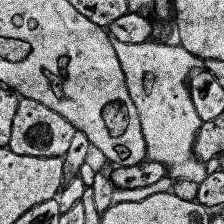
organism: Human
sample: Temporal Lobe
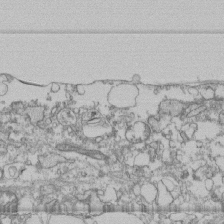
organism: Human
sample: Fibroblast cells
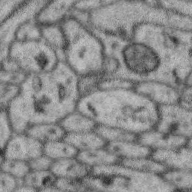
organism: Zebra finch
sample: Brain
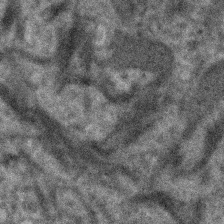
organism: Human
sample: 1205lu cells
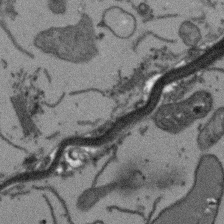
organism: Arabidopsis thaliana
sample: Root tip
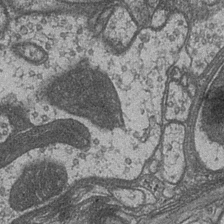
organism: Drosophila
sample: Optic medulla
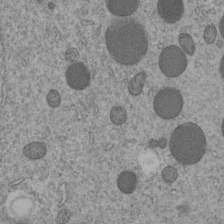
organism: C. elegans
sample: C. elegans embryo early stage
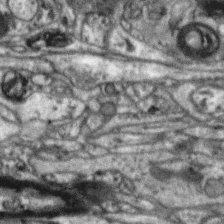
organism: Zebra finch
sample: Brain
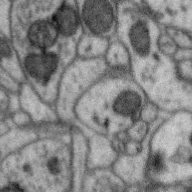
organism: Zebra finch
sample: Brain
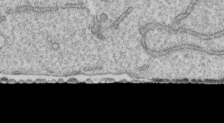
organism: Human
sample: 1205lu cells
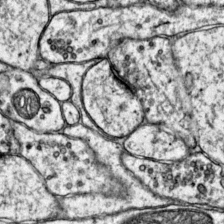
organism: Mouse
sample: Primary visual cortex
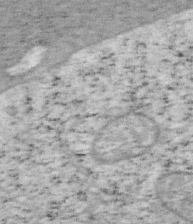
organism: Mouse
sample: OT-I killer T cells with ID8 ovarian cancer cells
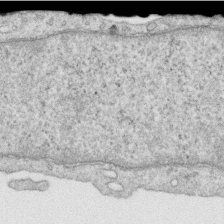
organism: Human
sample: Centriole in RPE cells
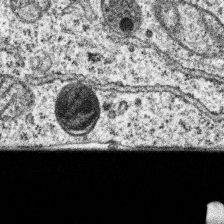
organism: Human
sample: HeLa cells
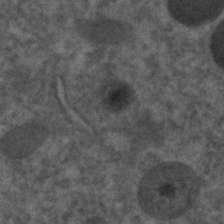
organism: C. elegans
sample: C. elegans embryo
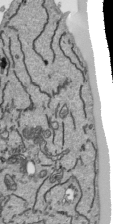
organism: Human
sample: Mitochondria in HCT116 cells
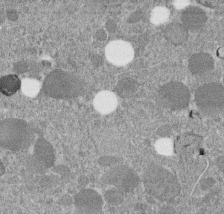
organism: C. elegans
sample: C. elegans embryo early stage
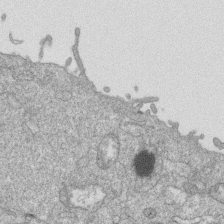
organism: Human
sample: HeLa cell HIV synapse
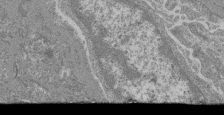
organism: Mouse
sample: Glomerulus
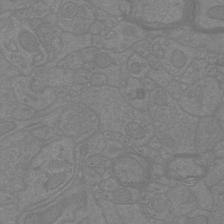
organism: Mouse
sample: Cortical neurons
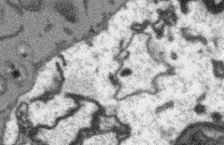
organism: Arabidopsis thaliana
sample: Root tip
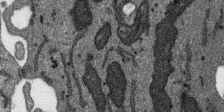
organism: Human
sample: Lung epithelial cells infected with SARS-CoV-2
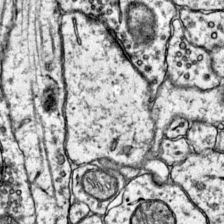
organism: Mouse
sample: Primary visual cortex
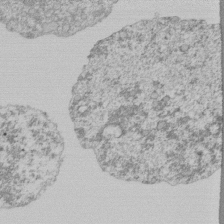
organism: Mouse
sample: Activated Pmel transgenic CD8+ T Cells
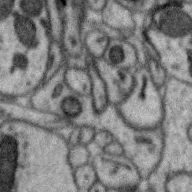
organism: Zebra finch
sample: Brain
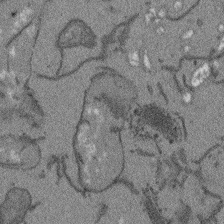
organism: Arabidopsis thaliana
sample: Root tip
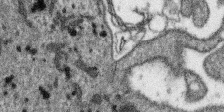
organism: Human
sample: Lung epithelial cells infected with SARS-CoV-2
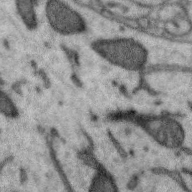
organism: Zebra finch
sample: Brain
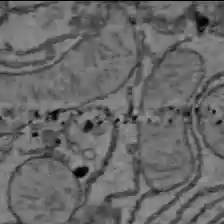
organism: C57BL Mouse
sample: Liver
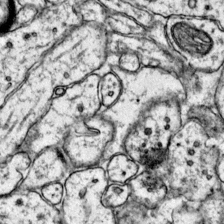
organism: Mouse
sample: Primary visual cortex
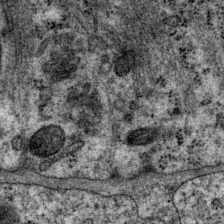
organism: P. pacificus
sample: Pharynx
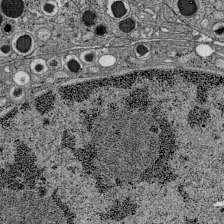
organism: C57BL Mouse
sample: Pancreatic islet
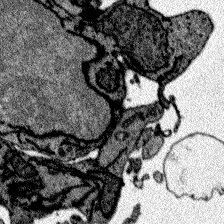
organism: Zebrafish
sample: Larval olfactory bulb
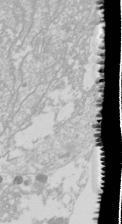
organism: Drosophila
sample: Cell division; meiosis; drosophila spermatocytes
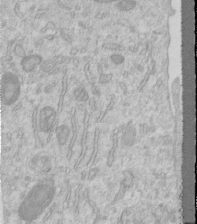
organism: Human
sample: Centriole in RPE cells
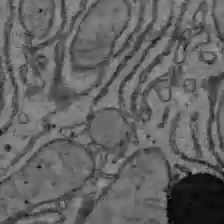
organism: C57BL Mouse
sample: Liver
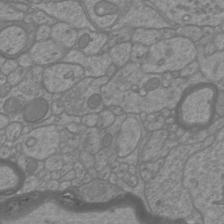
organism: Mouse
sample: Cortical neurons
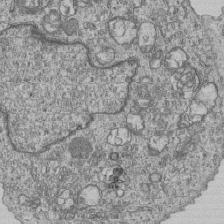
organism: Human
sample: MDA-MB-231 cells
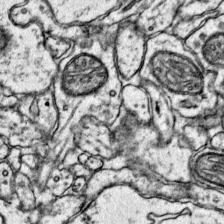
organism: Mouse
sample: Primary visual cortex
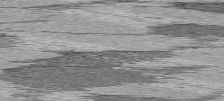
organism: C57BL Mouse
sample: Heart
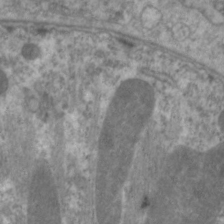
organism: C. elegans
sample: Pharynx
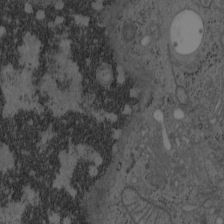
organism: Mouse
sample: OT-I killer T cells with ID8 ovarian cancer cells

Your instructions: Please retype the material above exactly, and omit its images.

Result for this exercise:
organism: Human
sample: Temporal Lobe
organism: Human
sample: Fibroblast cells
organism: Zebra finch
sample: Brain
organism: Human
sample: 1205lu cells
organism: Arabidopsis thaliana
sample: Root tip
organism: Drosophila
sample: Optic medulla
organism: C. elegans
sample: C. elegans embryo early stage
organism: Zebra finch
sample: Brain
organism: Zebra finch
sample: Brain
organism: Human
sample: 1205lu cells
organism: Mouse
sample: Primary visual cortex
organism: Mouse
sample: OT-I killer T cells with ID8 ovarian cancer cells
organism: Human
sample: Centriole in RPE cells
organism: Human
sample: HeLa cells
organism: C. elegans
sample: C. elegans embryo
organism: Human
sample: Mitochondria in HCT116 cells
organism: C. elegans
sample: C. elegans embryo early stage
organism: Human
sample: HeLa cell HIV synapse
organism: Mouse
sample: Glomerulus
organism: Mouse
sample: Cortical neurons
organism: Arabidopsis thaliana
sample: Root tip
organism: Human
sample: Lung epithelial cells infected with SARS-CoV-2
organism: Mouse
sample: Primary visual cortex
organism: Mouse
sample: Activated Pmel transgenic CD8+ T Cells
organism: Zebra finch
sample: Brain
organism: Arabidopsis thaliana
sample: Root tip
organism: Human
sample: Lung epithelial cells infected with SARS-CoV-2
organism: Zebra finch
sample: Brain
organism: C57BL Mouse
sample: Liver
organism: Mouse
sample: Primary visual cortex
organism: P. pacificus
sample: Pharynx
organism: C57BL Mouse
sample: Pancreatic islet
organism: Zebrafish
sample: Larval olfactory bulb
organism: Drosophila
sample: Cell division; meiosis; drosophila spermatocytes
organism: Human
sample: Centriole in RPE cells
organism: C57BL Mouse
sample: Liver
organism: Mouse
sample: Cortical neurons
organism: Human
sample: MDA-MB-231 cells
organism: Mouse
sample: Primary visual cortex
organism: C57BL Mouse
sample: Heart
organism: C. elegans
sample: Pharynx
organism: Mouse
sample: OT-I killer T cells with ID8 ovarian cancer cells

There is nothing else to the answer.